If, for example, only the session M00 is available and the parameter -op is not specified, the command will create the files:

  • missing_mods_ses-M00.tsv
  • missing_mods_summary.txt.

The content of missing_mods_ses-M00.tsv will look like:

participant_id   T1w   DWI
sub-01           1       1
sub-02           1       0
sub-03           1       0

Where the column participant_id contains all the subjects found and the following columns correspond to the list of all the modalities available for the given dataset. The availability is expressed by a boolean value.

The nomenclature of the modalities tries to follow, as much as possible, the one proposed by the BIDS standard.

!!! example Text clinica iotools check-missing-modalities /Home/ADNI_BIDS/ /Home/ clinica iotools check-missing-modalities /Home/ADNI_BIDS/ /Home/ -op new_name

##merge-tsv - Gather BIDS and CAPS data into a single TSV file BIDS and CAPS datasets are composed of multiple TSV files for the different subjects and sessions. While this has some advantages, it may not be convenient when performing statistical analyses (with external statistical software tools for instance). This command merges all the TSV files into a single larger TSV file and can be run with the following command line:

clinica iotools merge-tsv bids_directory  output_tsv

where:

  • bids_directory is the input folder containing the dataset in a BIDS hierarchy.
  • output_tsv is the path of the output tsv.

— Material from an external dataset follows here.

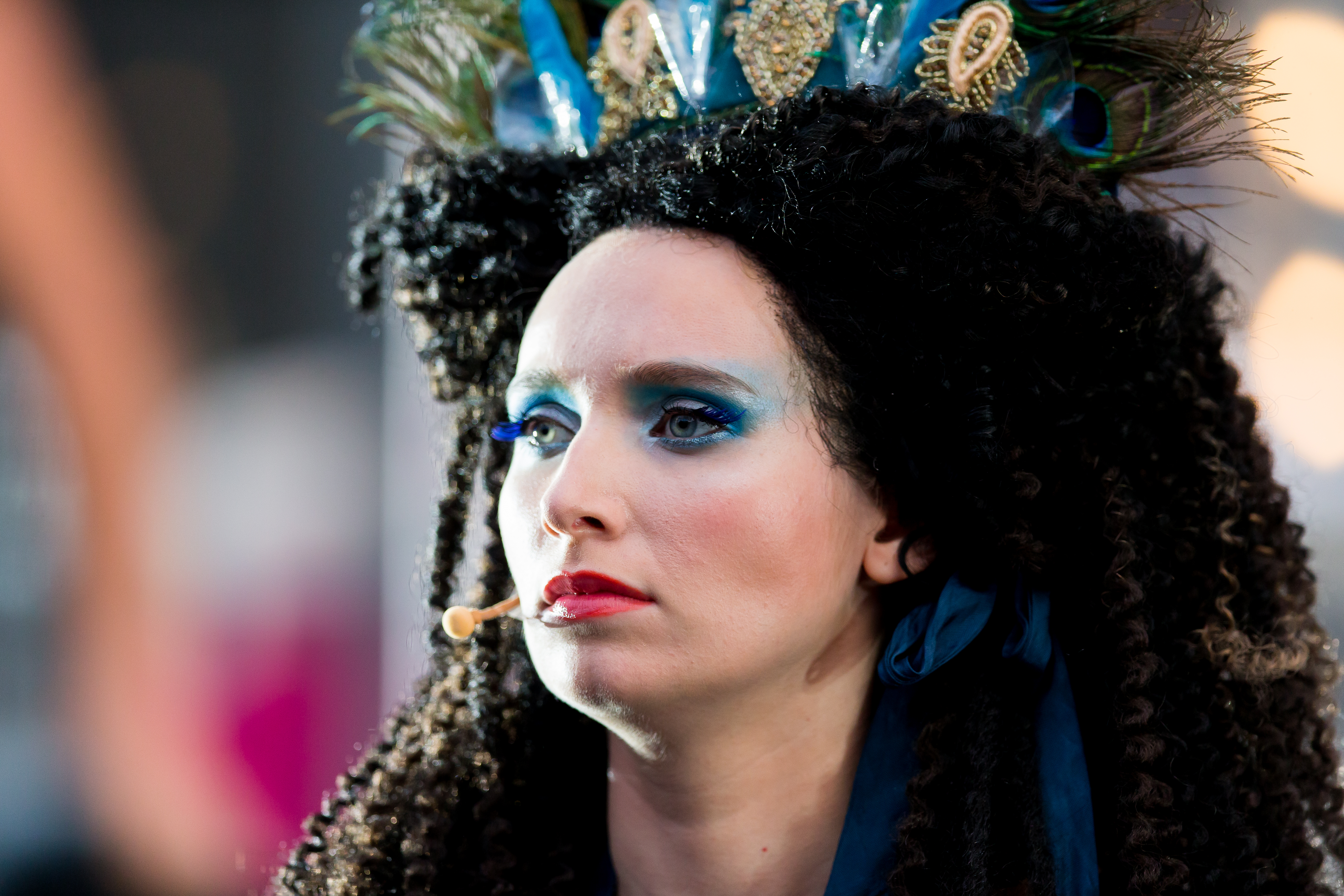 2016: Uraufführung: "GOLD. Der Film der Nibelungen" Regie: Nuran David Calis Autor: Albert Ostermaier Intendant: Nico Hofmann --- Ensemble: Produzent Konstantin Trauer: Uwe Ochsenknecht Regisseur Arsenij Kubik: Vladimir Burlakov Drehbuchautor Charlie P. Weide: Josef Ostendorf Society Reporter Peter Scheumer: Dominic Raacke Kamerafrau "the eye": Anna Rot Setdesignerin "set": Joy Maria Bai Assistentin des Produzenten Carmen: Alexandra Kamp Maskenbildnerin Sueyla Blume : Ayse Bosse die Ältere Kriemhild Karina Bergmann: Katja Weitzenböck die Jüngere Kriemhild Simone Gehel: Constanze Wächter die Ältere Brünhild Lotte Jünger: Michaela Steiger die Jüngere Brünhild Nathalie Aurun: Dennenesch Zoudé Siegfried Mohamad Söder: Ismail Deniz Hagen René Inner: Sascha Göpel Gunther Klaus Castel: Maximilian Laprell Bürgermeister Franz Koppoler: Heiner Lauterbach during Nibelungenfestspiele "GOLD. Der Film der Nibelungen" at Wormser Kaiserdom, Worms, Rheinland Pfalz, Germany on 2016-07-12, Photo: Sven Mandel

If a directory is specified instead of a file name, the default name for the file created will be merge-tsv.tsv.

The optional arguments allow the user to also merge data from a CAPS directory, which will be concatenated to the BIDS summary. The main optional arguments are the following:

  • -caps: input folder of a CAPS compliant dataset

If a CAPS folder is given, data generated by the pipelines of Clinica (regional measures) will be merged to the output file, and a summary file containing the names of the atlases merged will be generated in the same folder.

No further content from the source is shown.